Additionally, DataEvolver reduces the token cost by 40.1% on average during data preparation compared to DataFlow, underscoring its efficiency, which is attributable to a reduction in unnecessary or redundant LLM invocations.
Case Studies
Two in-depth case studies illustrate DataEvolver’s dynamic pipeline synthesis and operator generation:
- ARC-Challenge (QA-MCQ): DataEvolver analyzes a raw QA instance, forms a gap diagnosis, synthesizes operators for MCQ instance construction and answer alignment, and incorporates feedback from an LLM-based judge to enforce output style consistency.
Figure 6: ARC-Challenge case study: from diagnosis of pipeline gaps to operator synthesis and style refinement.
- MATH Benchmark: The pipeline is constructed as a DAG orchestrating multiple branches (e.g., solution step extraction, answer normalization), with domain-specific operators generated as needed. Instantiated code demonstrates compatibility checking and atomic decomposition of solutions for improved supervision alignment.
Figure 7: MATH case study: DAG-style orchestration and domain-specific operator instantiation.
Analysis and Ablation
Ablation studies confirm that both operator-level and pipeline-level self-evolving are essential; disabling either loop consistently degrades downstream performance. Diagnostics on pipeline executability indicate that operator-level evolution primarily resolves local step-wise failures (dependencies, interface mismatches), while pipeline-level evolution addresses global composition issues (e.g., disconnected graphs).
Moreover, iteration analyses show that pipeline-level evolution yields coordinated improvements in LLM task accuracy, SQL execution pass rates, and structured data profile quality.
Practical and Theoretical Implications
Practical Impact:
- DataEvolver substantially reduces manual engineering costs, achieves robust transfer across tasks through seed-driven specification, and is efficient in LLM usage (token- and walltime-optimal).
- Operator synthesis enables rapid adaptation to novel domains, suggesting strong applicability to ever-evolving data landscapes in industry-scale LLM training.
Theoretical Impact:
- The iterative, self-evolving framework provides a foundation for agentic, data-centric learning systems where models and data curation pipelines co-evolve.
- By formalizing executable pipeline induction as a closed analytic loop—integrating diagnosis, targeted repair, and experiential memory—the work advances program synthesis and symbolic learning for data-centric LLM pipelines.
- The approach opens explicit directions for integrating programmatic self-refinement and agent-based frameworks in data preparation workflows.

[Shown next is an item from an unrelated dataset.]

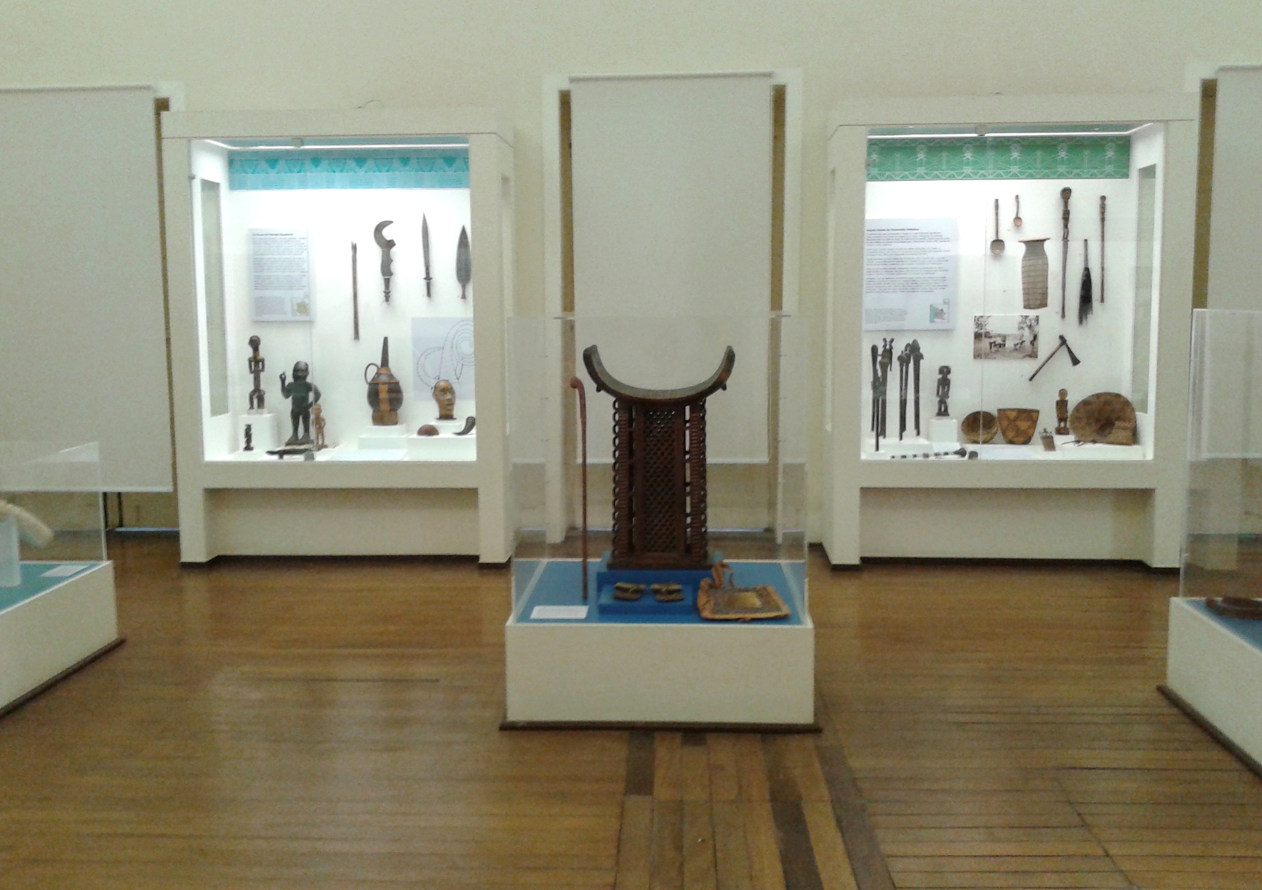 Português do Brasil: Exposição de etnologia africana e afrobrasileira do Museu Nacional/UFRJ - Rio de Janeiro, Brasil.

Limitations and Future Directions
The current design is text-centric; extensions to multimodal settings (e.g., vision, speech) require generalizing the operator semantics and self-evolution mechanisms to support richer data structures and cross-modal constraints. The self-evolving paradigm provides a template for future systems capable of lifelong, open-ended adaptation to complex supervision targets and evolving user requirements.
Conclusion
DataEvolver exemplifies how seed-guided, multi-level self-evolution can supplant manual data preparation pipelines for LLM training. Integrating logical planning, program synthesis, and experiential refinement, the system systematically bridges the gap between heterogeneous raw data and stringent, high-quality task supervision—yielding both higher LLM performance and operational efficiency. The paradigm suggests a trajectory towards fully autonomous, continuously adaptive data ecosystems for large foundation model pipelines.
Figure 8: Representative raw-to-prepared data transformations from DataEvolver across General, QA-MCQ, Math Reasoning, and Text-to-SQL tasks.